Intracellular Regulation of Excitation-Contraction Coupling by Calcium Ions
The ability to modify the intracellular concentrations of divalent calcium ions is vital to normal cell functioning. In the cells of the cardiac muscle, calcium ions play a crucial role in coupling excitation and contraction. It is thus one of the most important second messengers since it regulates calcium-dependent cell signaling and in turn essential cell functions.
Calcium-Induced Calcium Release (CICR) Within Cardiac Myocytes
Excitation-contraction coupling occurs within cardiac muscle cells in response to calcium-induced calcium release, CICR. When L-type calcium channels that are voltage-gated are activated by the depolarization of the myocyte membrane, they allow calcium ions from outside the cell to sweep into the cytoplasm.
This in turn sparks off a more massive calcium ion release from the sarcoplasmic reticulum (SR) calcium ion storage complex, through other channels, the SR-calcium ion release channel. These are called ryanodine receptor 2, or RyR2.
The open probability of RyR2 depends on the occurrence of phosphorylation, which in turn is positively regulated chiefly through calcium ion-calmodulin-dependent kinase type II (CaCKII) and protein kinase A. It is downregulated by protein phosphatases (PP) like PP1 and PP2A.
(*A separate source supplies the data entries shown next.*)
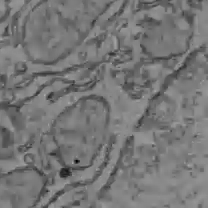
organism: C57BL Mouse
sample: Liver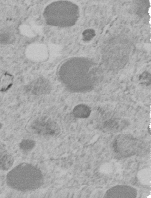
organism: C. elegans
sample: C. elegans embryo early stage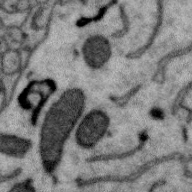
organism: Zebra finch
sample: Brain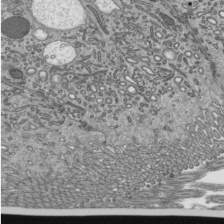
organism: Mouse
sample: Mouse epididymis efferent ductule cilia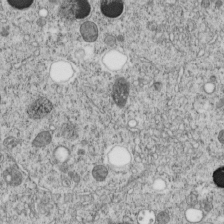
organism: C. elegans
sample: C. elegans embryo early stage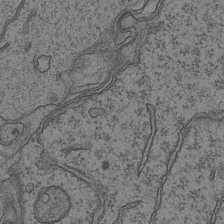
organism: Mouse
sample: CA1 Hippocampus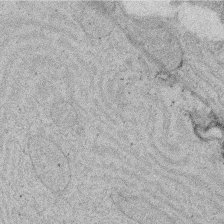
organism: Rat
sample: Salivary granule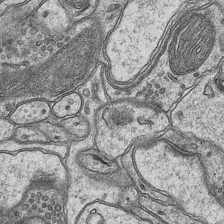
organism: Mouse
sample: CA1 Hippocampus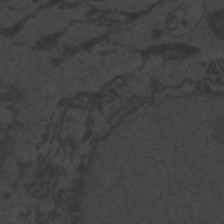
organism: Zebrafish
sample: Macrophage infected with Toxoplasma gondii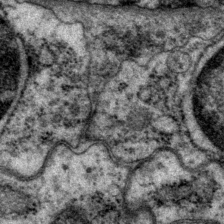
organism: P. pacificus
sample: Pharynx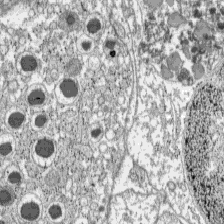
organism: C57BL Mouse
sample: Pancreatic islet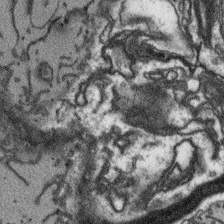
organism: Arabidopsis thaliana
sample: Root tip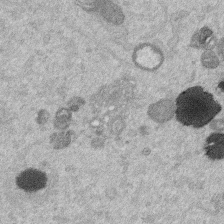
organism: Mouse
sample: Dividing mouse embryo 1 cell stage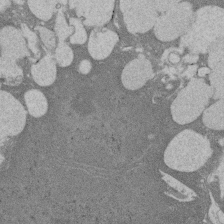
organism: Rat
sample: Salivary granule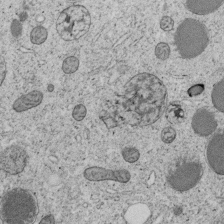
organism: C. elegans
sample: C. elegans embryo early stage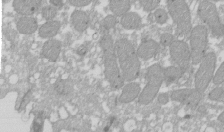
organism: Xenopus
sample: Cilia; centrioles in frog embryo cells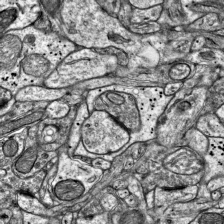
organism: Mouse
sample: Visual Cortex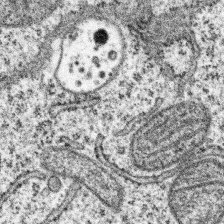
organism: Human
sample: HeLa cells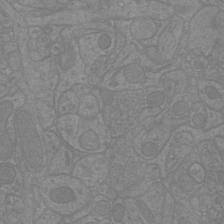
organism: Mouse
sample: Cortical neurons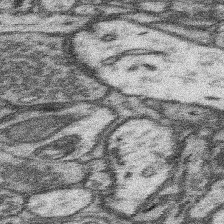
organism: Mouse
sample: Somatosensory cortex neuropil

Both protein kinases and phosphatases act on LTCC complexes as well, controlling their activity levels, and this results in more precise regulation of calcium current density as well as the activation of calcium signaling.
CICR causes the concentration of calcium inside the cell to rise rapidly but for a very brief time. This leads to the beginning of contraction by the binding of calcium in the cytosol with calcium-sensitive myofilaments like actin, myosin and troponin.
When calcium ions are released by these myofilaments, and pumped back into the sarcoplasmic reticulum through the SR calcium ATPase (SERCA2a) enzyme, and finally expelled from the myocyte through the sarcolemmal sodium/calcium exchanger (NCX), the muscle relaxes to cause diastole of the heart muscle.
The SERCA2a is controlled by phospholamban, a regulatory inhibitor protein which binds SERCA2a. When phospholamban is phosphorylated by CaMKII and protein kinase a, it is released from SERCA2a, which increases the level of activity of SERCA2a.
ROS and Calcium Signaling
We now know that reactive oxygen species (ROS) like superoxide anion (O2-) or hydrogen peroxide (H2O2) are critical regulators of the process of cardiac signaling via calcium ions. The modifications of components of the cardiac myocytes that contribute to calcium signaling that depend upon ROS are present in almost all these cells.
One instance is the downregulation of the expression of LTCC and NCX in cardiac myocytes in the ventricles. Reagents that oxidize thiols are shown to inhibit SERCA activity. On the other hand, H2O2 increases the release of calcium from the SR when studied in isolated ventricular muscle cells. When RyR channels from the cardiac myocytes are purified and integrated into planar lipid bilayers, the action of H2O2 is to enhance the probability of the channel open state, and this is counteracted by dithiothreitol (DTT) which reduces SH.
Signaling via ROS seems to be one more layer of control of excitation-contraction coupling in heart muscle cells, in addition to the classic mode of regulation already exerted by kinases and phosphatases using phosphorylation.